Platoon Interactions and Real-World Traffic Simulation and Validation Based on the LWR-IM

• Published in: PloS one Vol. 11; no. 1; p. e0144798
• Main Authors: Ng, Kok Mun, Reaz, Mamun Bin Ibne
• Format: Journal Article
• Language: English
• Published: United States Public Library of Science 2016; Public Library of Science (PLoS)
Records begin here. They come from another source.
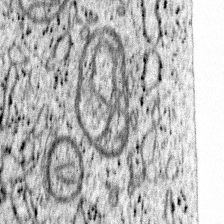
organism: Human
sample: HeLa cells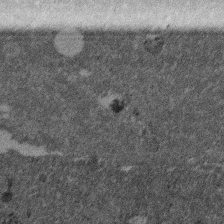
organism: Mouse
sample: Dividing mouse embryo 1 cell stage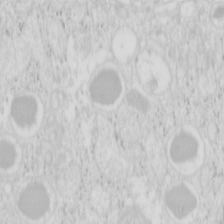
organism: Mouse
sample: Pancreas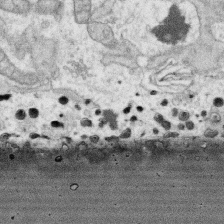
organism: Human
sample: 1205lu cells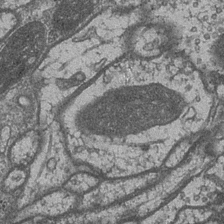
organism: Drosophila
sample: Optic medulla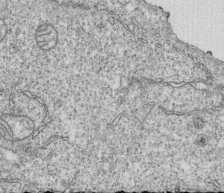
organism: Human
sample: HeLa cell HIV synapse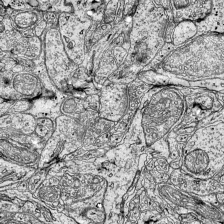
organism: Mouse
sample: Visual Cortex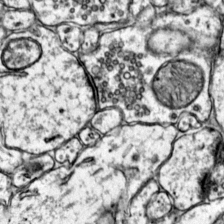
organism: Mouse
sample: Primary visual cortex

• Subjects: Algorithms; Cities; Computer engineering; Computer Simulation; Control algorithms; Feasibility studies; Humans; Laboratories; Macroscopic models; Models, Theoretical; Motor Vehicles; Null hypothesis; Performance indices; Queues; Reproducibility of Results; Roads & highways; Simulation; Traffic; Traffic control; Traffic flow; Traffic models; Transportation planning; Vehicles; Velocity
• ISSN: 1932-6203; 1932-6203
• DOI: 10.1371/journal.pone.0144798

Platoon based traffic flow models form the underlying theoretical framework in traffic simulation tools. They are essentially important in facilitating efficient performance calculation and evaluation in urban traffic networks. For this purpose, a new platoon-based macroscopic model called the LWR-IM has been developed in [1]. Preliminary analytical validation conducted previously has proven the feasibility of the model. In this paper, the LWR-IM is further enhanced with algorithms that describe platoon interactions in urban arterials. The LWR-IM and the proposed platoon interaction algorithms are implemented in the real-world class I and class II urban arterials. Another purpose of the work is to perform quantitative validation to investigate the validity and ability of the LWR-IM and its underlying algorithms to describe platoon interactions and simulate performance indices that closely resemble the real traffic situations. The quantitative validation of the LWR-IM is achieved by performing a two-sampled t-test on queues simulated by the LWR-IM and real queues observed at these real-world locations. The results reveal insignificant differences of simulated queues with real queues where the p-values produced concluded that the null hypothesis cannot be rejected. Thus, the quantitative validation further proved the validity of the LWR-IM and the embedded platoon interactions algorithm for the intended purpose.